Don Fernando no espero que el “síndrome del cochino”, se presentará y como si lo hubiera planeado propuso que se jugara a una pequeña lotería, cuyos premios, donados por él, serían tres botellas de licor: Una de coñac, otra de whisky y una más de un brandy añejo; todas de marcas conocidas y costosas. Saco un pequeño block de hojas blancas e hizo que todos escribieran sus nombres y los metieran, previo doblez, en una ánfora de cristal ámbar. “Vamos a quemar los primeros dos y el tercero tendrá premio”.  Propuso entre aplausos y el entusiasmo que genera el azar. Luego, uno a uno se fue entregando cada premio.

Si todo hubiera terminado así, podría haber recordado ese día como uno de esas inesperadas sorpresas en que se saca premio sin comprar boleto. Pero quien puede asegurar que los finales inesperados, también tienes finales felices…

—Antes de retirarnos, ¿hay alguna buena nueva sobre mi humilde solicitud, señor alcalde? —  Preguntó, don Fernando, con un gesto de seriedad que inevitable se transforma en cierta fealdad que habíamos dado por descontado hasta ese momento.

Todos hicieron silenció y después de mi desconcierto sentí curiosidad por saber de qué estaría hablando nuestro anfitrión.

—Pues creo que sí—, respondió, igual de serio el alcalde, — recibimos ya del estado, la partida presupuestal para obras de este semestre. Además hemos cotizado con una constructora de confianza y nos ha contestado que la inversión mínima para hacer llegar la energía eléctrica hasta el rancho que tiene en nuestro municipio es de tres millones de pesos.

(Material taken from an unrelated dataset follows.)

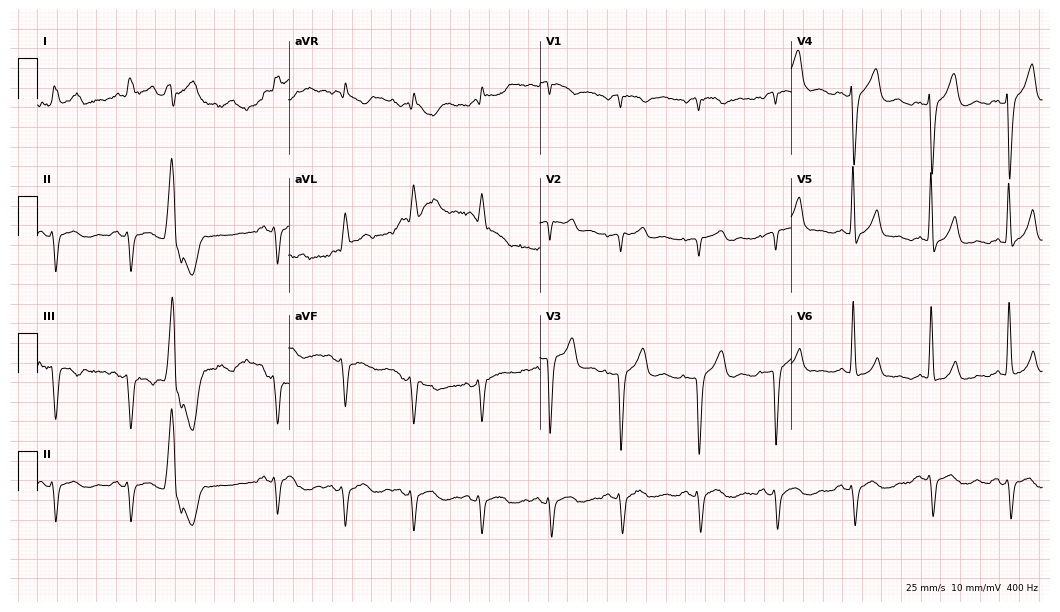
Standard 12-lead ECG recorded from a man, 46 years old. None of these six findings is recorded: first-degree AV block, right bundle branch block, left bundle branch block, sinus bradycardia, atrial fibrillation, sinus tachycardia. Other findings, if any, are not listed.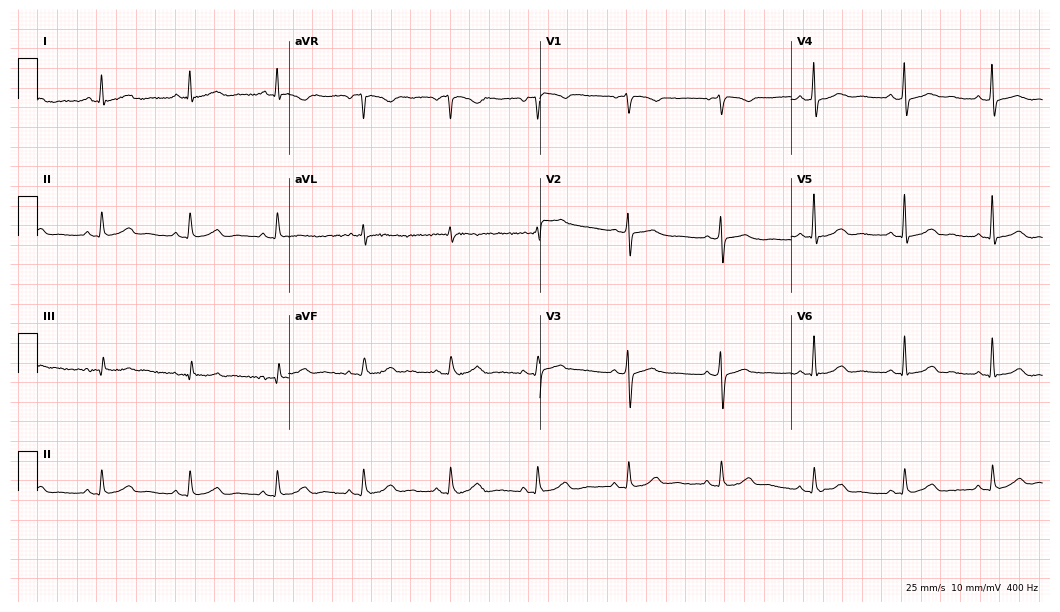
Electrocardiogram (10.2-second recording at 400 Hz), a woman, 57 years old. Overall reading on record: normal ECG.

—Magnifico, buena noticia, mi amigo—, dijo don Fernando y se apresuró a darle un abrazo al presidente mientras se separaban un poco para hablar. En tanto, todos se alistaron para la partida.

Durante el regreso, mentalmente hice cuentas de cuanto habría gastado en los tristes juguitos de un peso que se habían repartido durante la campaña.  Si Zac Mutul, contaba con treinta mil habitantes. Sería como si a cada uno le hubieran vendido a 100 pesos el juguito, por su eventual asistencia a un mitin de campaña. Entre amargado y decepcionado, empecé a estimar más justa la real imagen de don Fernando de la O, en Lord Juguitos.